Dean didn't know where it was going.  He didn't care.

For three years, Dean roamed the country.

And at the end of three years, one night Dean Stockwell woke up in a cheap hotel room and found himself crying again.

He had proved nothing.

Oh, he had proved he could live on his own, take care of himself.  Only he'd never doubted that.  But his search had been for love, a search almost to find himself – and there he had failed.  For who could love a boy who wandered into town and did a day's work and wandered out again?  Who could get to know him, to like him for himself – or for any other reason?  Was this the self he had been looking for, this wanderer who was always a stranger – everywhere?

With a scratchy hotel pen he wrote a letter.  "Dear mom – I'm coming home . . . ."

 

Only She Can End His Search

Dean Stockwell's back in Hollywood now, making movies.  But he never reads the reviews, the reviews that say how good he is.  And as soon as he leaves the lot for the day, he forgets the world of picture-making.  But even that doesn't help him.

So he lives alone, in his house near Griffith Park – the loneliest section of Hollywood.

In his own room he studies music and tries to write it.  Not many people know that . . . as if he has a fear of sharing anything he really loves – because then it might vanish.  At night he roams through the park, a silent, thin figure – looking for something he cannot find.

He dates once in a long while – never an actress, no matter how his studio pleads with him.  But sometimes when the hunger for company is too great to stand, he will call a friend, or a girl.

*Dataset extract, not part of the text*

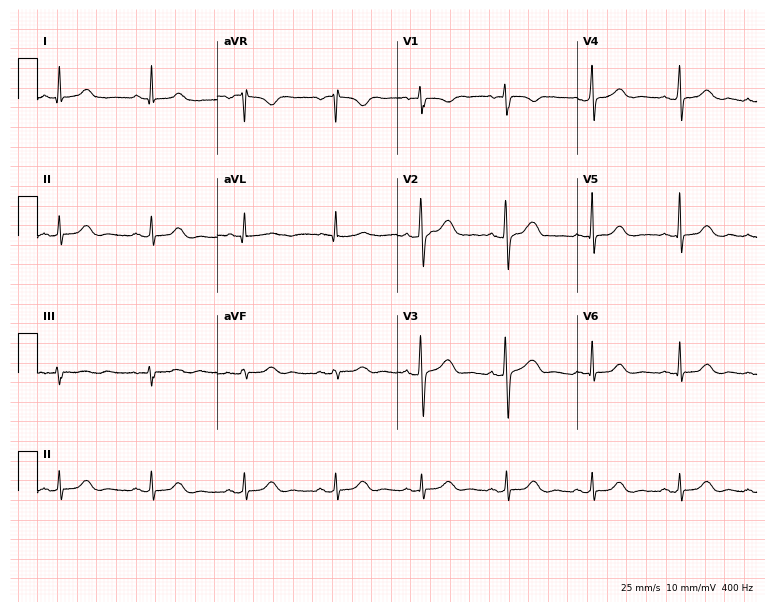
ECG — a 39-year-old female patient. Labelled as a normal ECG.

He is marked with a loneliness, a longing for love, that sends him restlessly on in his never-ending search . . . .

Among the movies Dean Stockwell made as a boy and has forgotten, was The Boy With Green Hair.  There was a song in that movie.  It was called Nature Boy.  And it described a very strange, enchanted boy, who wandered very far . . . searching for truth.  At the end of the song, this strange boy tells what he has learned in all his wanderings and sufferings.  It is this:  The Greatest Thing You'l Ever Learn, Is Just To Love - And Be Loved In Return.

Somewhere there is a girl who will love Dean Stockwell, as he wants to be loved.  Sometime they will meet, because work and friends and wanderings cannot find for him what he needs.  Only she can do that.  Only she can end his search . . . .

Dean Stockwell can soon be seen in The Careless Years, a Byrna Production released by U.A.